I’ve been trying (rather unsucesfully) to integrate Wicket and a search data tier via IDataProvider, but have found that they are not compatible.
The current Wicket paging mechanism expects queries for data and total results (count query) to be executed separately.
Fine if using a DAO and a database.
But of course a Lucene search is executed once to locate both results and totals for the paging.
If you’re interested, have a look at the Apache Jira ticket I created:
https://issues.apache.org/jira/browse/WICKET-1784
Don’t think Igor (lead Wicket developer) is convinced that the use of a DTO object for passing search and paging parameters and returning results between Wicket to the data service tier is widely used.
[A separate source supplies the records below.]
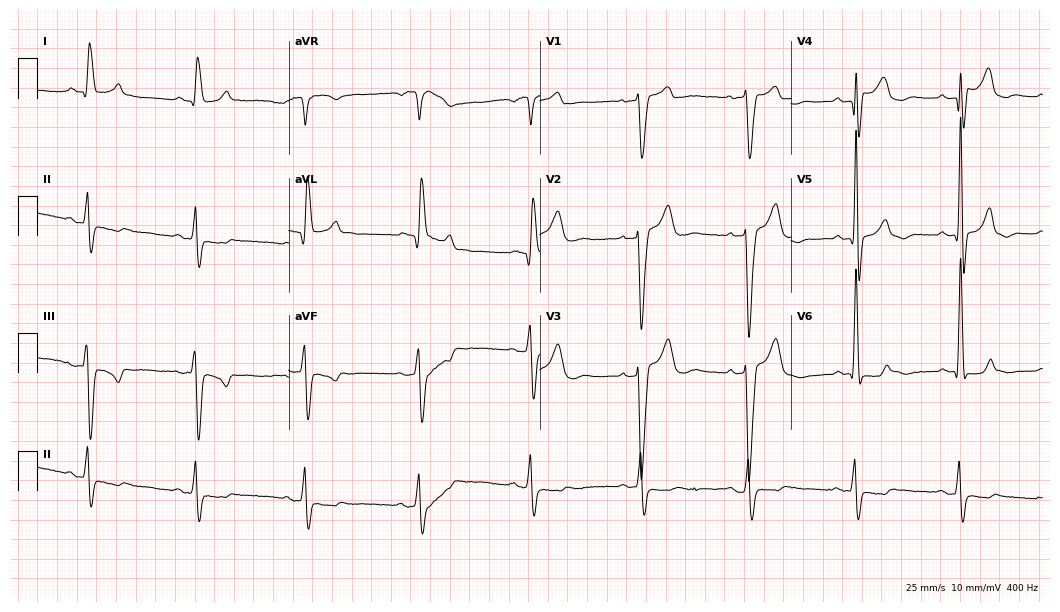
12-lead ECG from a 62-year-old man. No first-degree AV block, right bundle branch block (RBBB), left bundle branch block (LBBB), sinus bradycardia, atrial fibrillation (AF) or sinus tachycardia recorded for this tracing. Other findings, if any, are not listed.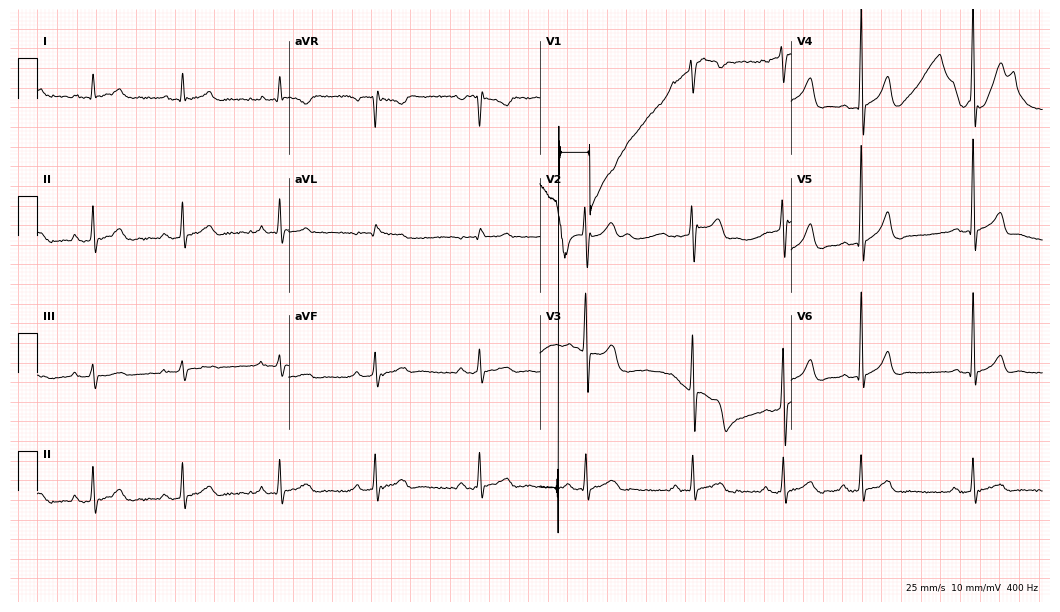
12-lead ECG from a male, 37 years old (10.2-second recording at 400 Hz). Recorded interpretation: within normal limits.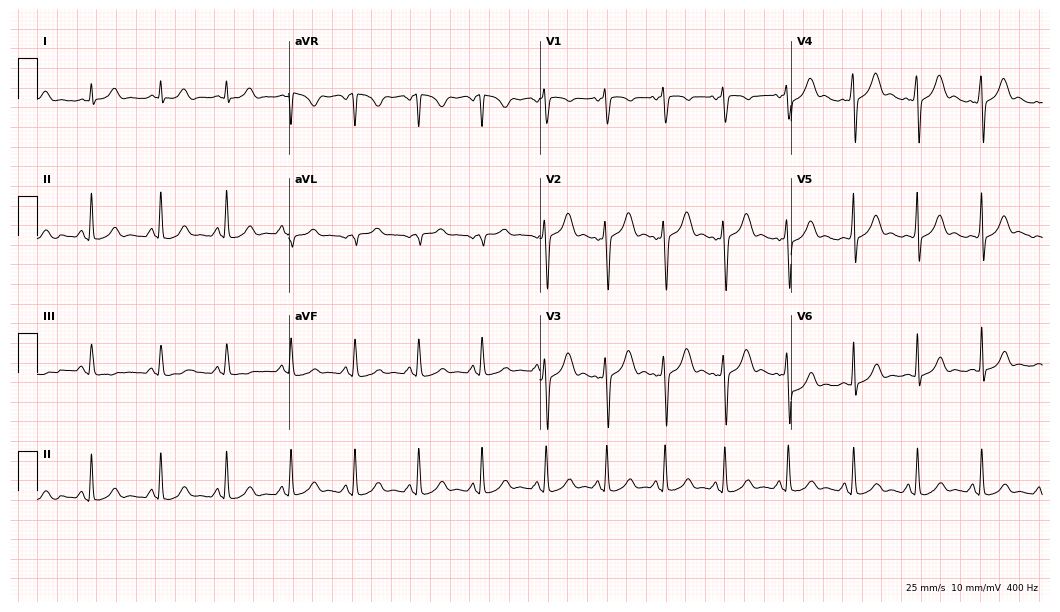
Resting 12-lead electrocardiogram (10.2-second recording at 400 Hz). Patient: a 22-year-old female. Read as a normal ECG.

Was wondering if you have a view on this?
Many thanks.
Anirudh Vyas said,
September 14, 2008 at 7:12 pm
One of the guys asked me to cite some sources who believe DTO and Value Objects are different, For details please read P of EAA book by Martin Fowler and refer to Page 487.
The idea of DTO vs Value Object being different is fairly common in J2EE community as per my understanding.
Anirudh Vyas said,
September 14, 2008 at 7:18 pm
Yes; One of our colleagues had a discussion about this at length with Igor (Query for data and count being separate; and their opinion seems to be that as a framework thats what makes sense to them; I dont completely agree).
Usage of a DTO in common J2EE environment is a POJO or a Java bean; The difference is only a matter of purist view in my opinion. Its like when i use DTO to represent say an Order and call it OrderDTO and then use the same entity for persistence; the TO’s purpose becomes polluted. A TO should do only what its supposed to do; beyond transfer the tier has to take over. In my opinion actual DB entities should be represented as Models in Java / J2EE environment and then passed around through tiers using a DTO (which would mimic the data of Model or state of the Model or could in fact contain the model itself.)
This in my opinion leads to better Separation of concerns.
Regards
Vyas, Anirudh